Asthma, pregnancy and breast feeding
If you have asthma, being pregnant or breast feeding should present no problems, providing you continue to control your asthma effectively. Here are the answers to some simple questions about managing your asthma during these times.
Can I take my asthma medicines while I am pregnant?
According to the National Asthma Council, it is safe to continue taking your asthma medicines while you are pregnant. However, if your asthma is being treated with oral corticosteroids, check with your doctor about the safety of this treatment while pregnant. Most asthma medicines have been shown to be extremely safe for both you and your developing baby, and will ensure that your asthma symptoms are not left untreated for the duration of your pregnancy. (Untreated symptoms may be harmful for the baby.) Your asthma management plan should be reviewed regularly throughout pregnancy. Uncontrolled asthma is far more of a danger to your pregnancy than any of your prescribed asthma medicines.
Do not stop taking either your preventer or reliever asthma medicines without consulting your doctor first.
Some pregnant women with asthma actually experience an improvement in their asthma symptoms, possibly due to increased levels of cortisone in the body during pregnancy.
Always check with your doctor before starting or stopping taking any types of drugs or medicines during pregnancy.
Will having asthma make my pregnancy worse?
Many women experience breathlessness during pregnancy which is due to hormonal changes, not asthma. Many women also experience breathlessness during the last trimester of their pregnancy due to the enlarging uterus restricting movement of their diaphragm. This is normal in many pregnant women, even those who do not have asthma.
Some women with severe asthma may develop high blood pressure or pre-eclampsia during pregnancy.

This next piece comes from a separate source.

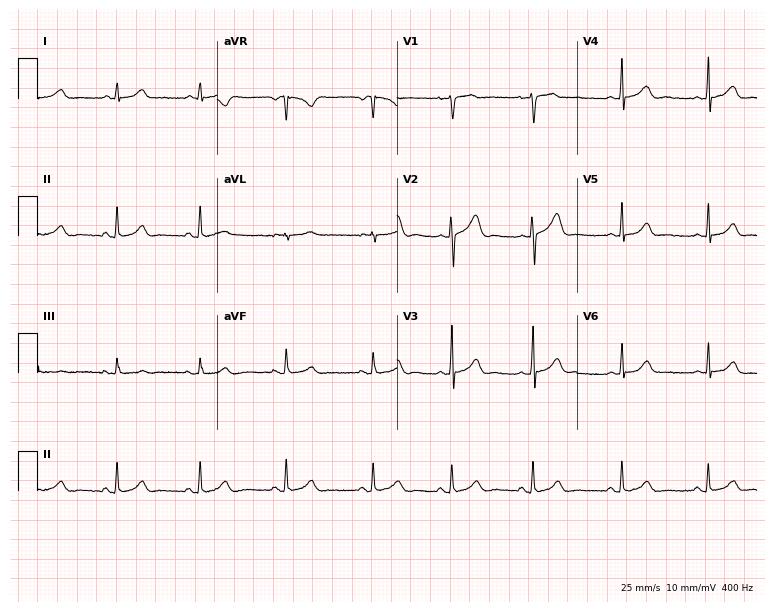
Standard 12-lead ECG recorded from a 19-year-old female patient (7.3-second recording at 400 Hz). Read as a normal ECG.
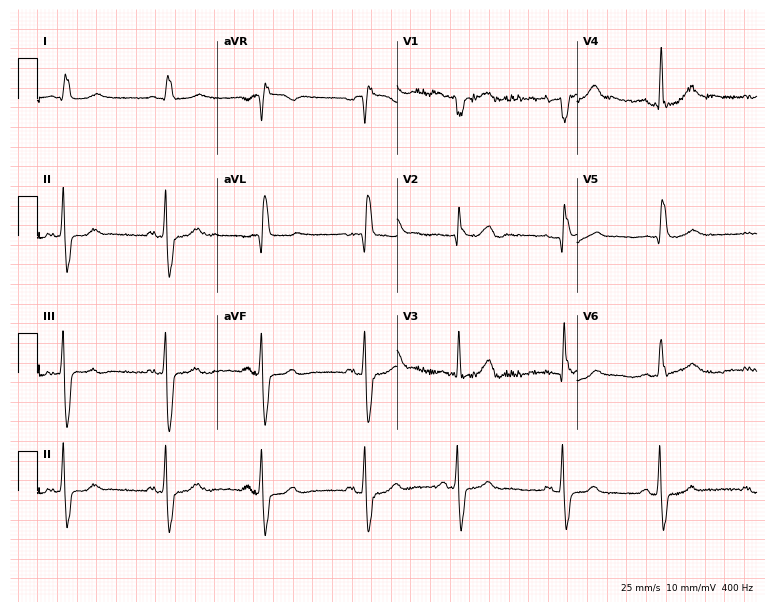
Standard 12-lead ECG recorded from an 83-year-old male. None of these six findings is recorded: first-degree AV block, right bundle branch block, left bundle branch block, sinus bradycardia, atrial fibrillation, sinus tachycardia.

There is an increased risk of having a low-birthweight baby or a pre-term delivery in women with uncontrolled asthma.
How should I monitor my asthma during pregnancy?
It is extremely important to monitor your asthma closely throughout your pregnancy. Follow your regular asthma management plan closely, and consult your doctor if you have any concerns about your health or that of your developing baby.
Peak flow monitoring throughout your pregnancy will help you to manage changes in your lung function, and allow you to adapt your medicines and management plans accordingly. Late in pregnancy your peak flow may decrease due to the enlarged uterus taking up space for the lungs to expand into.
Effective management of your asthma during pregnancy is essential: unstable asthma has been associated with premature births and low-birthweight babies.
How will my asthma affect my labour?
Taking asthma medicines during pregnancy does not delay or lengthen delivery time. Talk to your doctor before your labour about how your asthma may affect the delivery, and ask them to advise other medical staff of your special needs.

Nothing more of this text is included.